I'm often told that "surely [insert title] must be available because there's clearly an HD master out there" - but that master may have been created primarily for TV/streaming, which means that certain rights won't necessarily have been cleared. A good example being California Split, which exists in two versions: the full version as signed off by Robert Altman, whose theatrical and broadcast rights were cleared at the time but whose home video rights weren't (since this wasn't an issue in 1974), and a shorter version created by Sony in the mid-2000s for DVD release that removed a couple of tracks after they turned out to be too expensive to license the home video rights for retrospectively.

It appears that broadcasting rights automatically encompass streaming rights, hence the uncut version of California Split being made available for streaming - but, as Indicator found out the hard way, releasing the full version on home video requires shelling out what turned out to be an unrealistically huge sum (and unrealistically huge for Sony, never mind a small British boutique label). And while they could have released the shorter version, they reckoned - no doubt wholly accurately - that people would loudly protest not only because it was a cut version but also because the uncut version is easy enough to see on other platforms, so surely the label must be full of utter blithering incompetents who don't know what they're doing (and so on for several more ranty paragraphs).

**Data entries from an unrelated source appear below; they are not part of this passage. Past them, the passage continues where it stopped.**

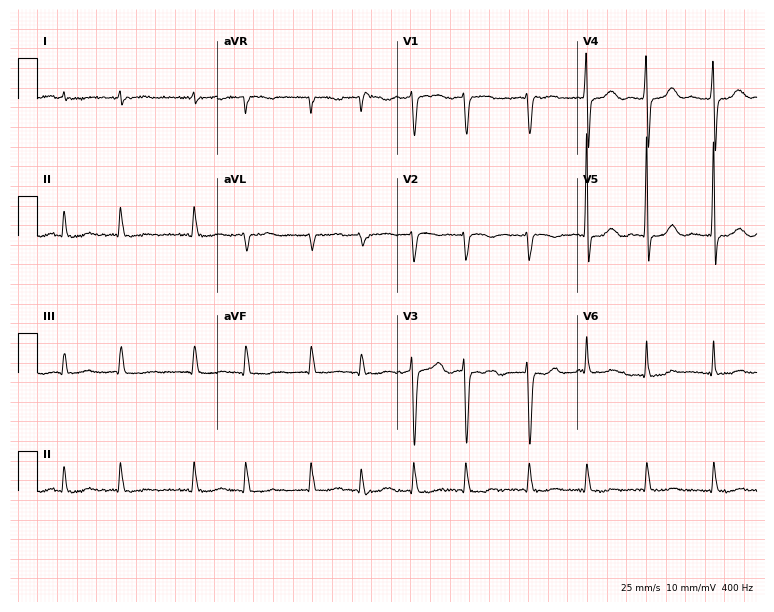
Resting 12-lead electrocardiogram. Patient: a female, 81 years old. The tracing shows atrial fibrillation.
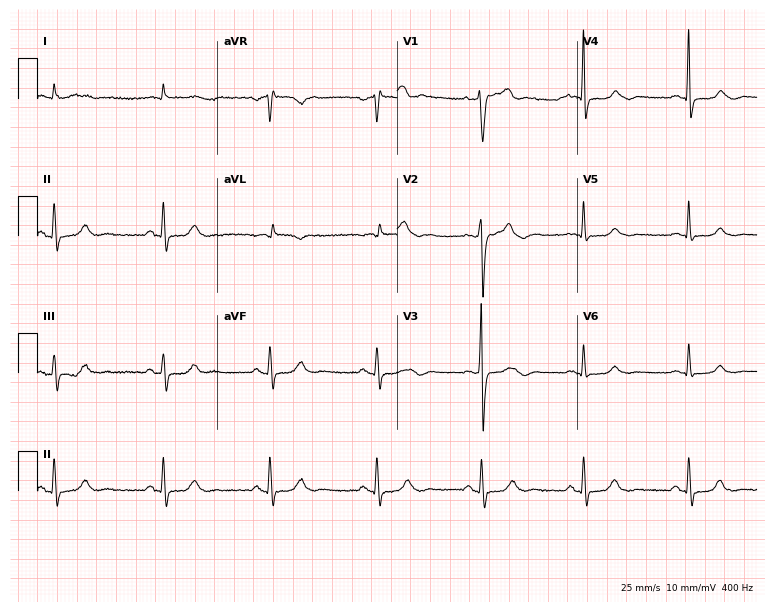
12-lead ECG from a 61-year-old male. Screened for six findings — first-degree AV block, right bundle branch block, left bundle branch block, sinus bradycardia, atrial fibrillation, sinus tachycardia — none is recorded. Only these six findings were labelled.
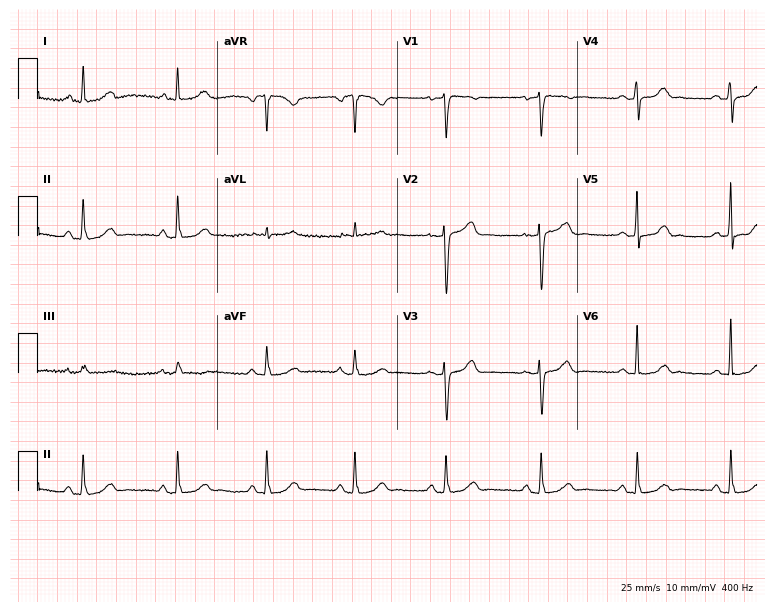
ECG (7.3-second recording at 400 Hz) — a 43-year-old woman. Screened for six findings — first-degree AV block, right bundle branch block (RBBB), left bundle branch block (LBBB), sinus bradycardia, atrial fibrillation (AF), sinus tachycardia — none is recorded.
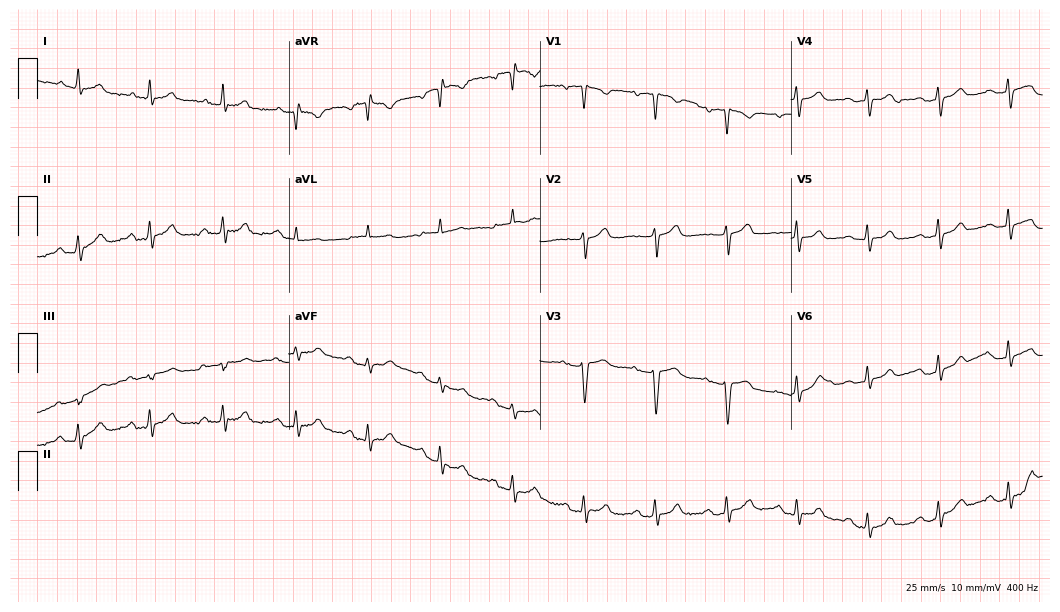
12-lead ECG (10.2-second recording at 400 Hz) from a 64-year-old female patient. Labelled as a normal ECG.
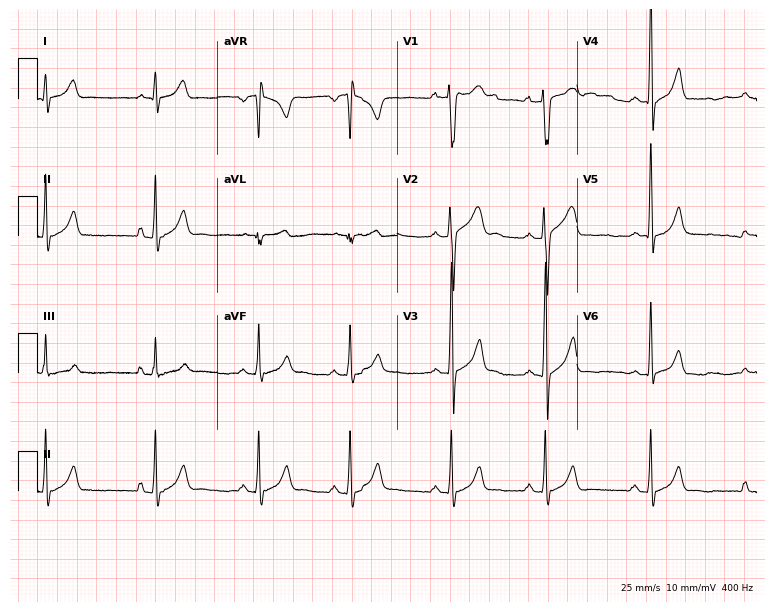
Electrocardiogram, a male, 17 years old. Overall reading on record: normal ECG.
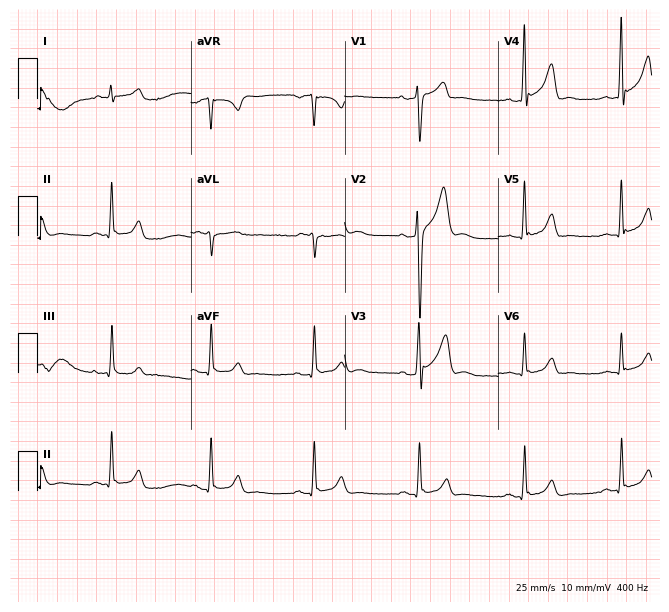
Resting 12-lead electrocardiogram (6.3-second recording at 400 Hz). Patient: a male, 45 years old. None of these six findings is recorded: first-degree AV block, right bundle branch block (RBBB), left bundle branch block (LBBB), sinus bradycardia, atrial fibrillation (AF), sinus tachycardia.

And there's no easy way round this, which is why so many wishlists are full of titles that, realistically, are very unlikely ever to be made available on home video.

This goes before the first paragraph:

Part of the problem is that people think that sub-licensing is simply a case of the rightsholder handing over a master and wishing the project well - but in fact in order to get that master into a commercially releasable state there may be a ton of legal work involved, especially if the film dates from before the home video era when third-party rights may not have been fully cleared.